Aid has cropped up for California workers and growers hurt by a devastating cold snap that froze more than $1 billion in crops and left thousands jobless.
Gov. Arnold Schwarzenegger announced he had issued an executive order to waive a one-week waiting period required before filing for unemployment. The frigid temperatures that dealt an $800 million blow to citrus growers and other industries earlier this month left more than 1,200 farm workers jobless.
“This way we can provide quick help for the people who need help right way,” the governor said during a visit to Tulare County where he met with citrus farmers and local officials. He had declared a state of emergency in 17 counties.
The governor has also asked the U.S. Department of Agriculture to declare 13 additional counties disaster areas. If granted, they would join five others where farmers are eligible for low interest loans.
State Sen.

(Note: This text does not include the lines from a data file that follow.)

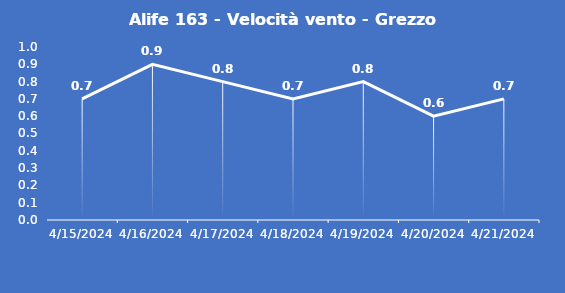
| Category | Alife 163 - Velocità vento - Grezzo (m/s) |
|---|---|
| 4/15/24 | 0.7 |
| 4/16/24 | 0.9 |
| 4/17/24 | 0.8 |
| 4/18/24 | 0.7 |
| 4/19/24 | 0.8 |
| 4/20/24 | 0.6 |
| 4/21/24 | 0.7 |
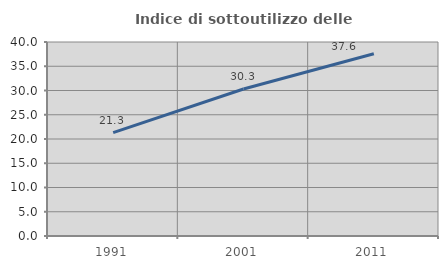
| Category | Indice di sottoutilizzo delle abitazioni  |
|---|---|
| 1991.0 | 21.308 |
| 2001.0 | 30.318 |
| 2011.0 | 37.565 |
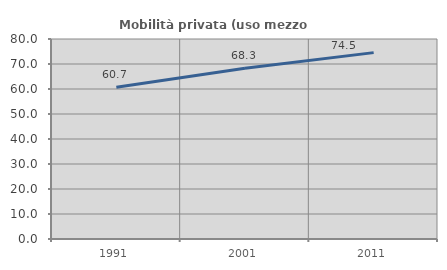
| Category | Mobilità privata (uso mezzo privato) |
|---|---|
| 1991.0 | 60.736 |
| 2001.0 | 68.317 |
| 2011.0 | 74.55 |
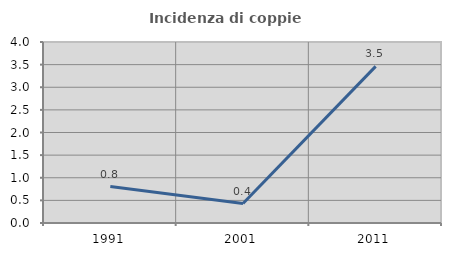
| Category | Incidenza di coppie miste |
|---|---|
| 1991.0 | 0.806 |
| 2001.0 | 0.429 |
| 2011.0 | 3.462 |
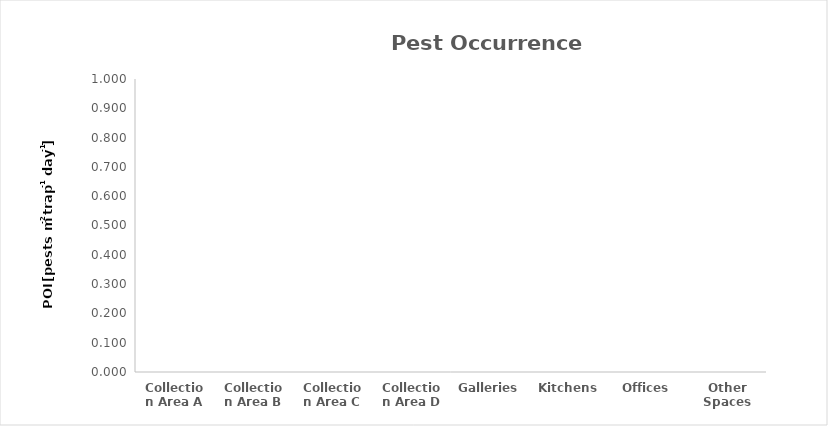
| Category | Pests at NMC |
|---|---|
| Collection Area A | 0 |
| Collection Area B | 0 |
| Collection Area C | 0 |
| Collection Area D | 0 |
| Galleries | 0 |
| Kitchens | 0 |
| Offices | 0 |
| Other Spaces | 0 |
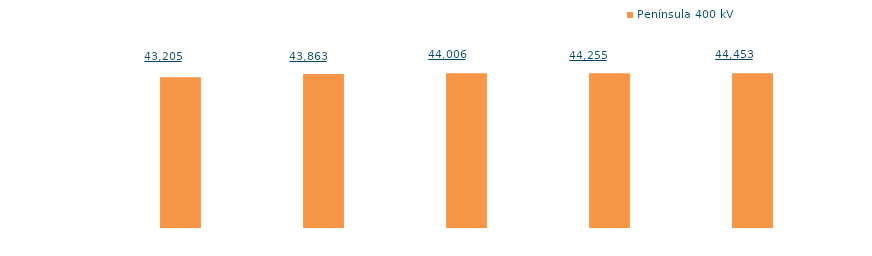
| Category | Península 400 kV |
|---|---|
| 2015 | 21180.747 |
| 2016 | 21615.889 |
| 2017 | 21724.85 |
| 2018 | 21726.61 |
| 2019 (1) | 21736.422 |
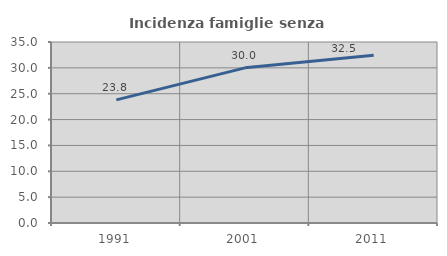
| Category | Incidenza famiglie senza nuclei |
|---|---|
| 1991.0 | 23.81 |
| 2001.0 | 30 |
| 2011.0 | 32.455 |

Abel Maldonado, R-Santa Maria, introduced a bill that would give California’s farmworkers the chance to earn up to $200 a week without having their unemployment benefits cut.
“These are the people who work to put food on our table, yet they are our most vulnerable population,” Maldonado said.
The state has received more than 12,000 claims for unemployment already, said Victoria Bradshaw, the state secretary for labor.
The state set up 19 help centers in the affected areas to help more farm laborers find jobs, get unemployment assistance, food and utility payment help.
Labor leaders said they are mounting a campaign through radio and working with state, local and nonprofit groups to get aid out to farmworkers who may not qualify for some government assistance because of their legal status.
“Whether you’re an employer or a farmworker, we want to make sure all are treated with the respect they deserve,” said Arturo Rodriguez, president of the United Farm Workers union. Many workers will rely on donations from faith-based groups and other nonprofits, he said.
A group that works with seasonal farm workers, La Cooperativa Campesina de California, received a $50,000 grant from the state Thursday. Other organizations, including the California Farm Bureau, have made pledges and local fundraisers were under way throughout the San Joaquin Valley in the days following the freeze.
The help can’t come soon enough, said Juan Serano, 35, of Orosi, who lost his job in the citrus orchards because of the freeze. He was at a Dinuba job center Thursday looking for another job and assistance with utility bills.
“I usually work in oranges until April. Now I don’t have work until next season,” he said in Spanish.
Citrus industry leaders announced earlier this week that the freeze had ruined about 80 percent of the navel and Valencia orange crop, nearly all tangerines and had damaged lemon trees in Southern California.
The freeze was the worst the citrus industry has seen in more than a decade. A three-day freeze dealt a $700 million blow to growers in 1998 and a season’s crop was completely wiped out in 1990. It took farmers two years to recover from that freeze.
“This one is worse. The damage numbers continue to rise,” said state agriculture secretary A.G. Kawamura. “We feared $1 billion dollars worth of damage when the freeze was predicted but that number will surely be exceeded.”
Nurseries took a $418 million hit, Kawamura said.
Avocado growers saw as much as 30 percent of this year’s projected 400 million pound crop freeze and fall off the trees and strawberries will take at least six weeks to rebound, according to trade commissions for those crops.
Past freezes taught growers to get crop insurance and about 90 percent will recuperate some losses.
Agriculture is the main industry for many of the rural communities frozen over. The U.S. Small Business Administration will make low-interest loans available to nonagricultural businesses that have suffered financially because of the freeze in declared disaster areas, the agency announced.